[Data provided — start]
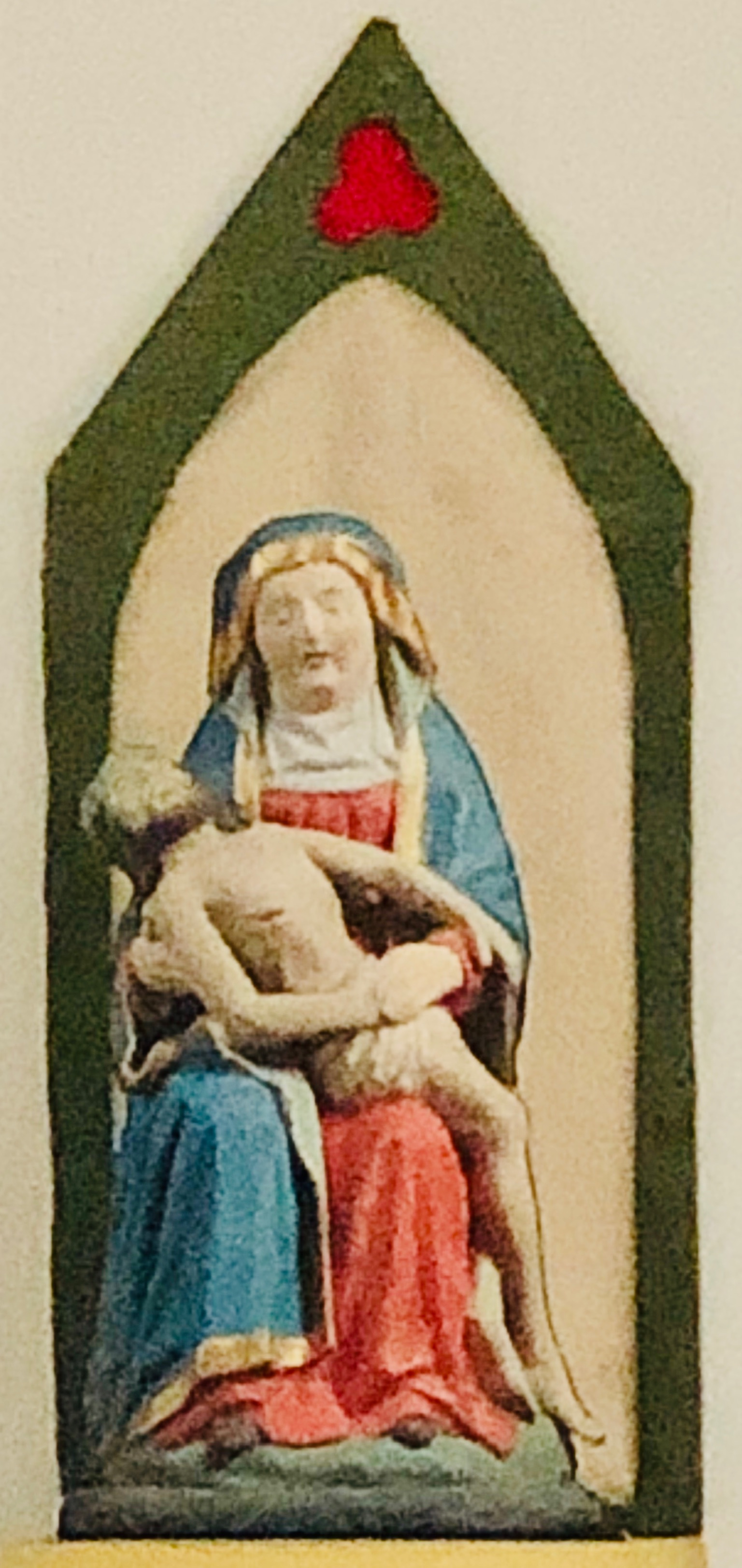 Pieta aus der Ahekapelle, St. Servatius in Engelgau, Nettersheim, Deutschland
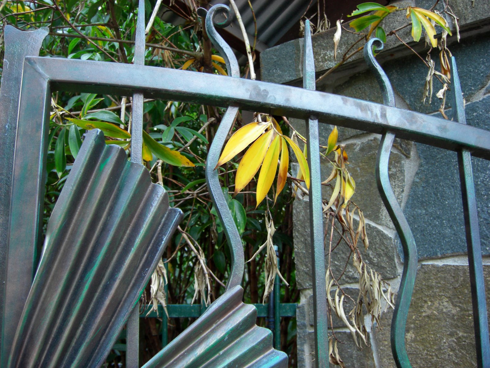 Grilles du jardin botanique de Cairns
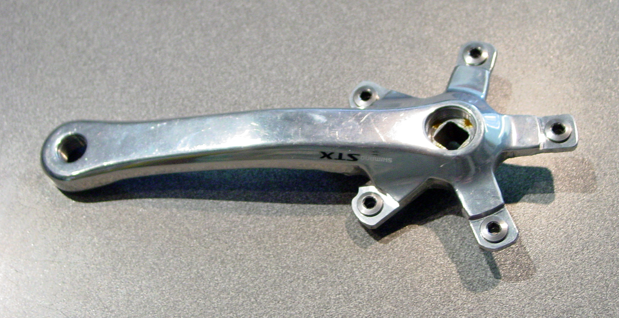 Fahrradtechnik
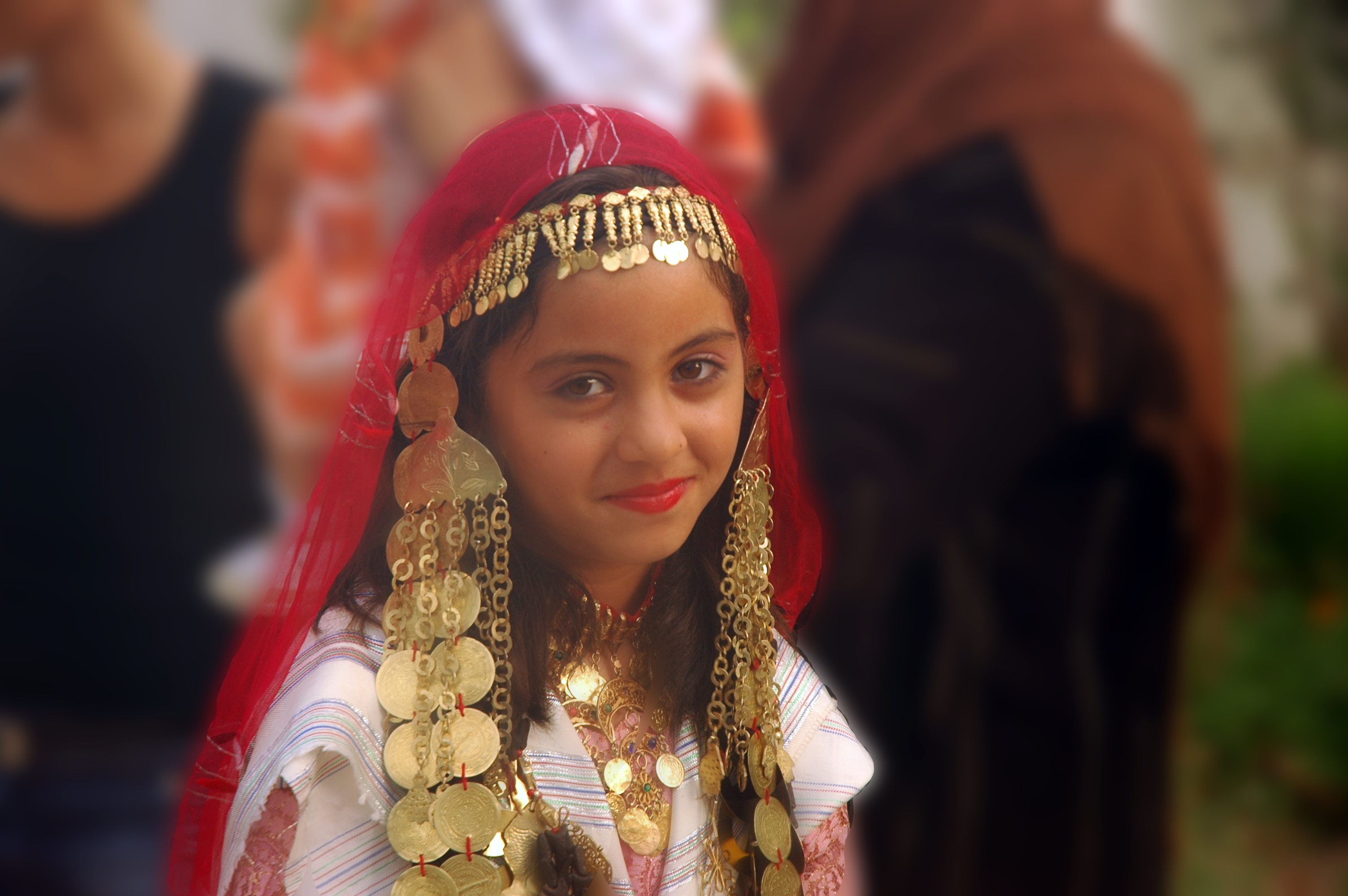 Petite fille participant à la henna s'ghira, fête d'un mariage traditionnel à Djerba (Tunisie)
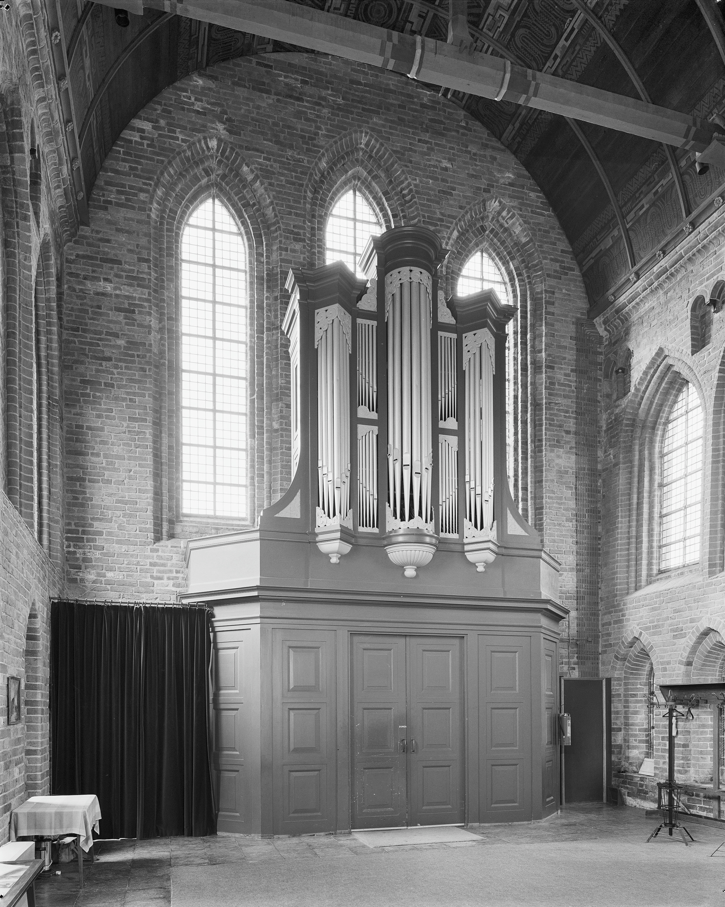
[Data provided — finish]
▸ How to complete this task
Reproduce the whole listing above character for character; pictures do not belong in it.

▸ Response area
 Pieta aus der Ahekapelle, St. Servatius in Engelgau, Nettersheim, Deutschland
 Grilles du jardin botanique de Cairns
 Fahrradtechnik
 Petite fille participant à la henna s'ghira, fête d'un mariage traditionnel à Djerba (Tunisie)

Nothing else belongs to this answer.